This is the takeaway from two recent studies by Added Value. They confirm what we already know about the big opportunity companies have to grow business by taking the time to specifically market to boomers – by understanding, embracing and responding to the functional and emotional needs of the wealthiest and most influential generation in the United States.

In my opinion, the most important finding from this study (again, because it reinforces an extremely important yet overlooked fact about this audience) is that “this sector of the population is a multi-faceted audience with many different needs, motivations and desires, which drive how they engage with brands and, consequently, how brands need to engage with them.”

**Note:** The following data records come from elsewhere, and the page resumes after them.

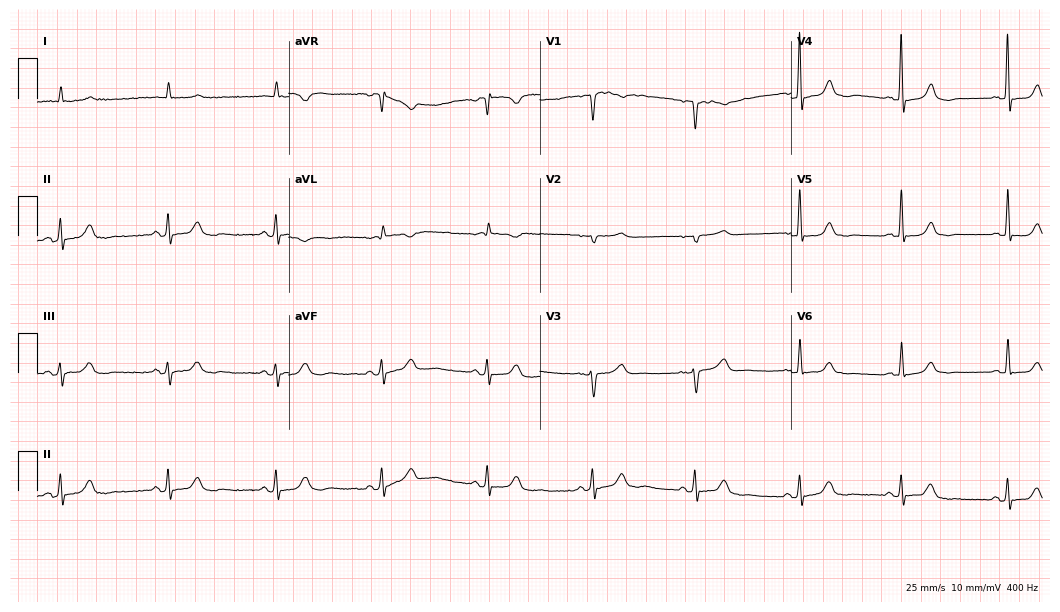
ECG — an 83-year-old female patient. Screened for six findings — first-degree AV block, right bundle branch block, left bundle branch block, sinus bradycardia, atrial fibrillation, sinus tachycardia — none is recorded.
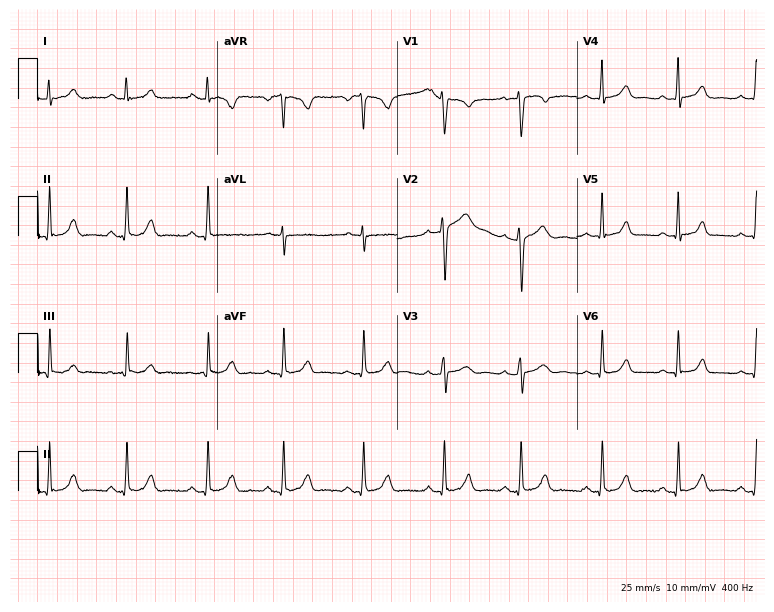
Standard 12-lead ECG recorded from a female patient, 21 years old (7.3-second recording at 400 Hz). None of these six findings is recorded: first-degree AV block, right bundle branch block, left bundle branch block, sinus bradycardia, atrial fibrillation, sinus tachycardia.
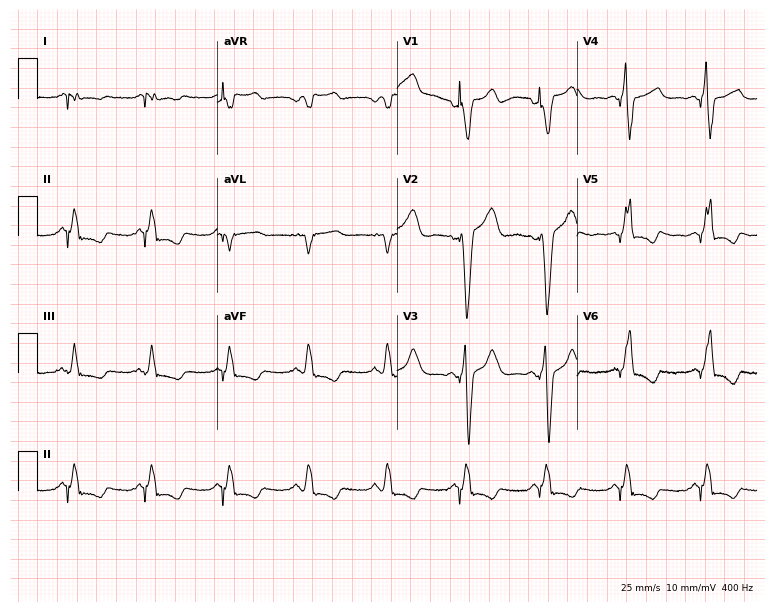
ECG — a 44-year-old male. Screened for six findings — first-degree AV block, right bundle branch block, left bundle branch block, sinus bradycardia, atrial fibrillation, sinus tachycardia — none is recorded. Only these six findings were labelled.
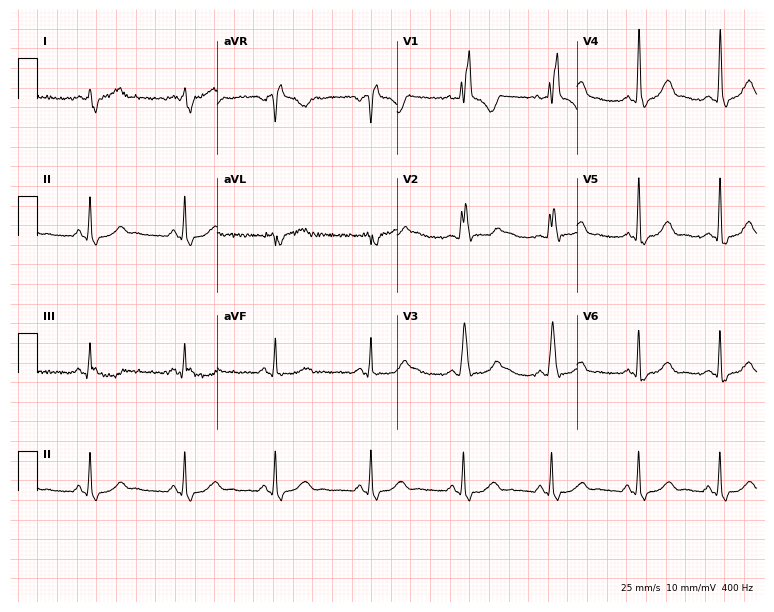
Electrocardiogram, a 53-year-old female patient. Interpretation includes right bundle branch block.
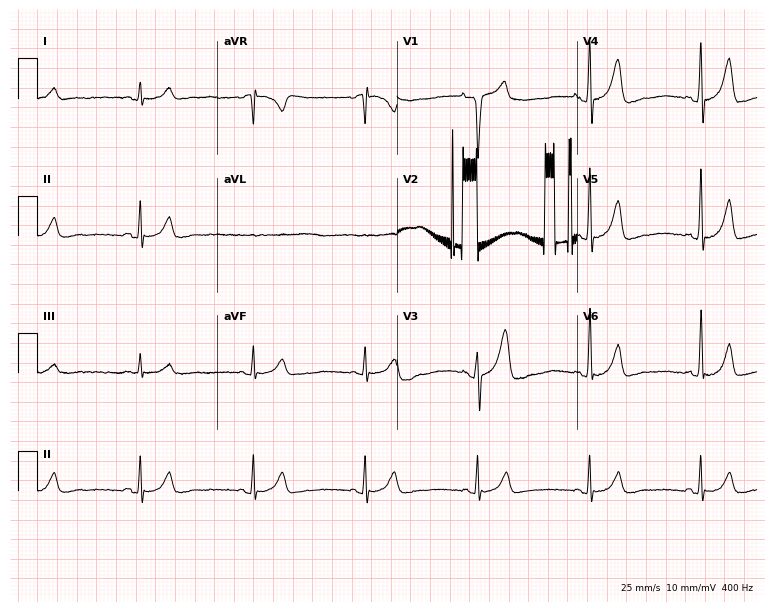
ECG (7.3-second recording at 400 Hz) — a male, 69 years old. Labelled as a normal ECG.
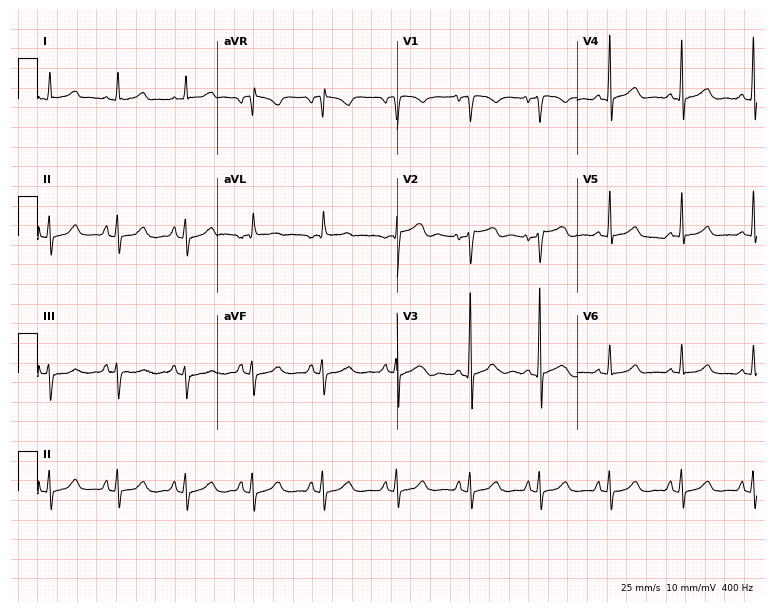
Electrocardiogram, a female, 45 years old. Overall reading on record: normal ECG.
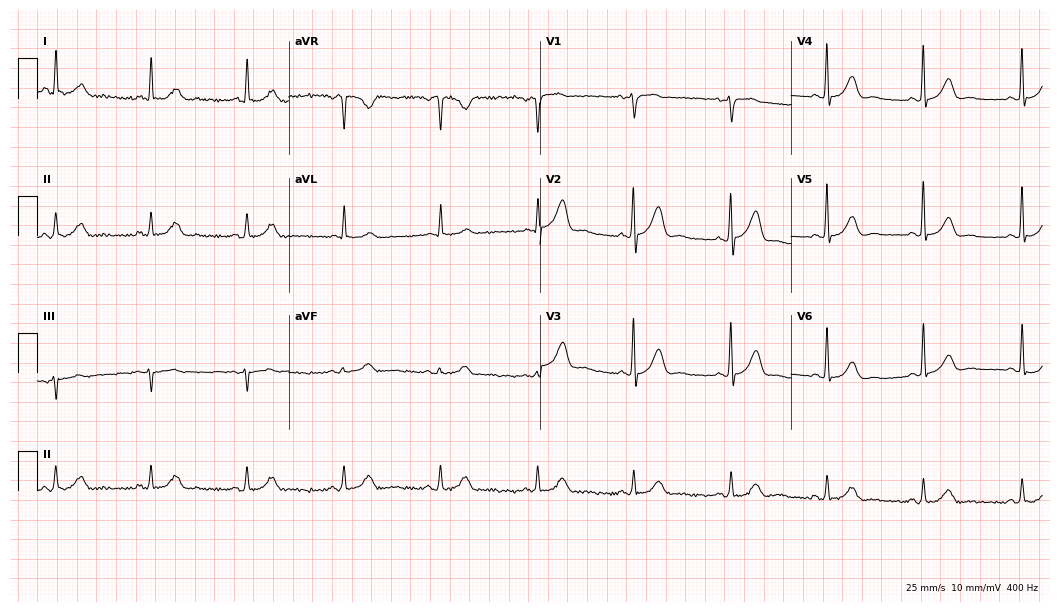
12-lead ECG from a male, 77 years old. No first-degree AV block, right bundle branch block (RBBB), left bundle branch block (LBBB), sinus bradycardia, atrial fibrillation (AF) or sinus tachycardia recorded for this tracing.
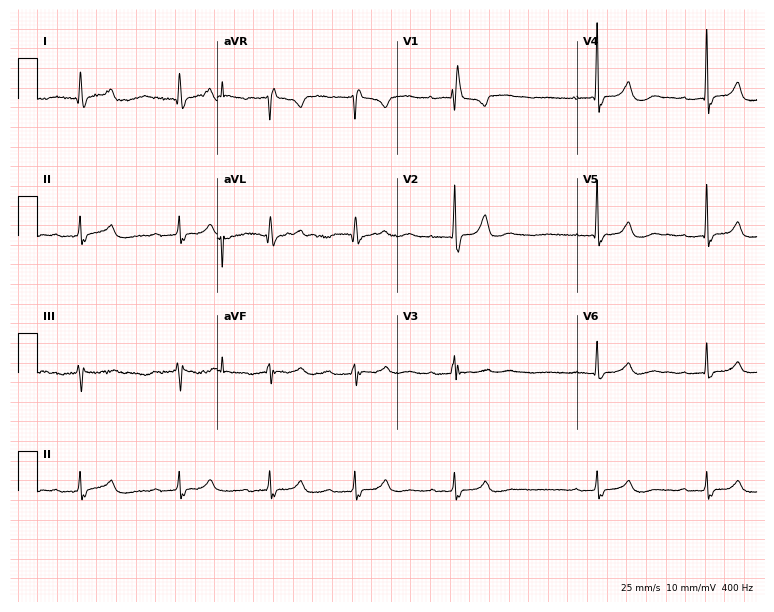
Electrocardiogram (7.3-second recording at 400 Hz), an 85-year-old woman. Of the six screened findings (first-degree AV block, right bundle branch block (RBBB), left bundle branch block (LBBB), sinus bradycardia, atrial fibrillation (AF), sinus tachycardia), none is recorded. Only these six findings were labelled.
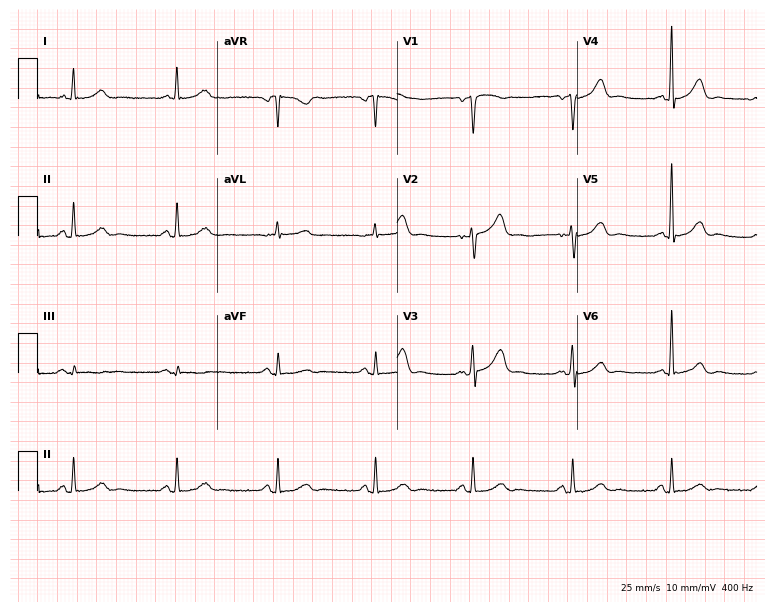
Electrocardiogram, a man, 70 years old. Overall reading on record: normal ECG.
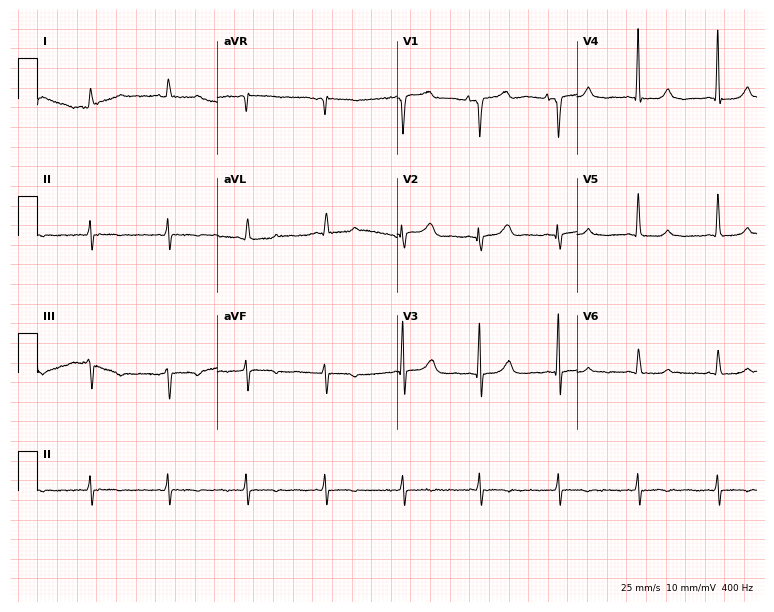
Electrocardiogram (7.3-second recording at 400 Hz), a 52-year-old female patient. Of the six screened findings (first-degree AV block, right bundle branch block, left bundle branch block, sinus bradycardia, atrial fibrillation, sinus tachycardia), none is recorded.
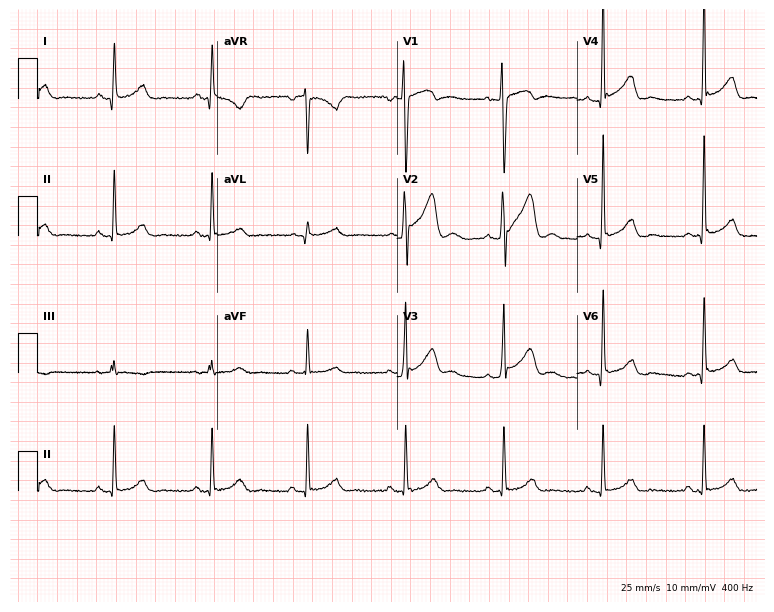
12-lead ECG from a 42-year-old male. Recorded interpretation: within normal limits.
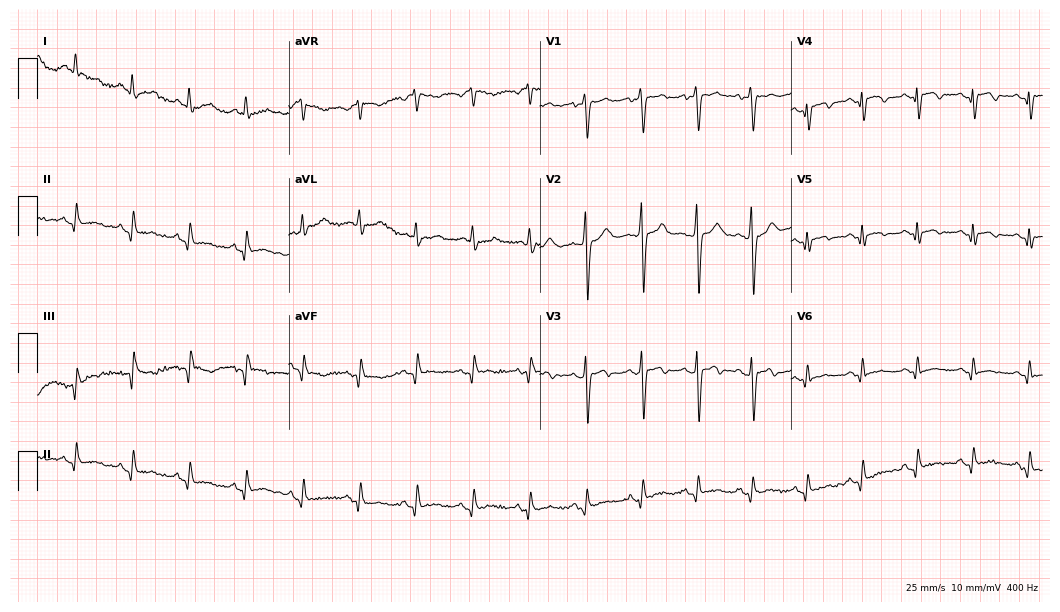
ECG (10.2-second recording at 400 Hz) — a male, 52 years old. Screened for six findings — first-degree AV block, right bundle branch block, left bundle branch block, sinus bradycardia, atrial fibrillation, sinus tachycardia — none is recorded.
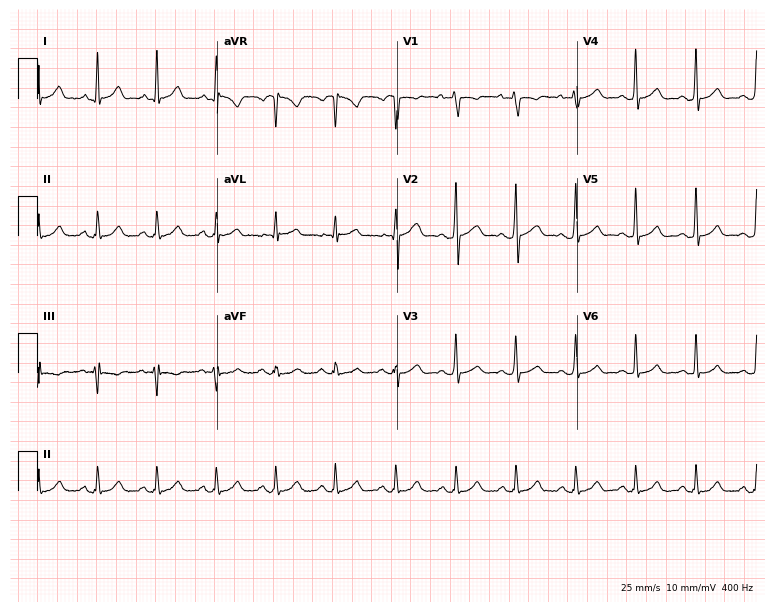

Other key takeaways from the study include:

Connecting early can reap longer-term rewards. Older people are just as willing as other generations to try new products (contrary to what many marketers believe). But they’ll also reward brands that meet their needs with their loyalty. So purposefully connecting earlier should reap rewards.

Older doesn’t mean different. In the UK, only 8% of people regard 50-60 as being old, while only 5% of those 65+ feel their age. Turning 50 doesn’t automatically mean a whole new wardrobe of brands. But there is a clear (and financially significant) opportunity for brands to think about how they extend their relevance across age bands.

This is a time of positivity. Added Value’s recent UK research shows by far the most admired people are those who make older age look fun and stimulating, e.g. Helen Mirren, Judi Dench, Sean Connery. Communications strategies should reflect this same vibrancy and optimism (as long as they’re genuine to the “brief”).

But it’s not without stress. Aging is accompanied by a change in physical, emotional and often financial, condition. There is a clear role that brands can play in offering reassurance by reviewing all areas of marketing, e.g. tailored products, services and in particular, customer experiences which are seen as useful but don’t patronise.

You can read the original article about this study that appeared in Marketing Magazine here.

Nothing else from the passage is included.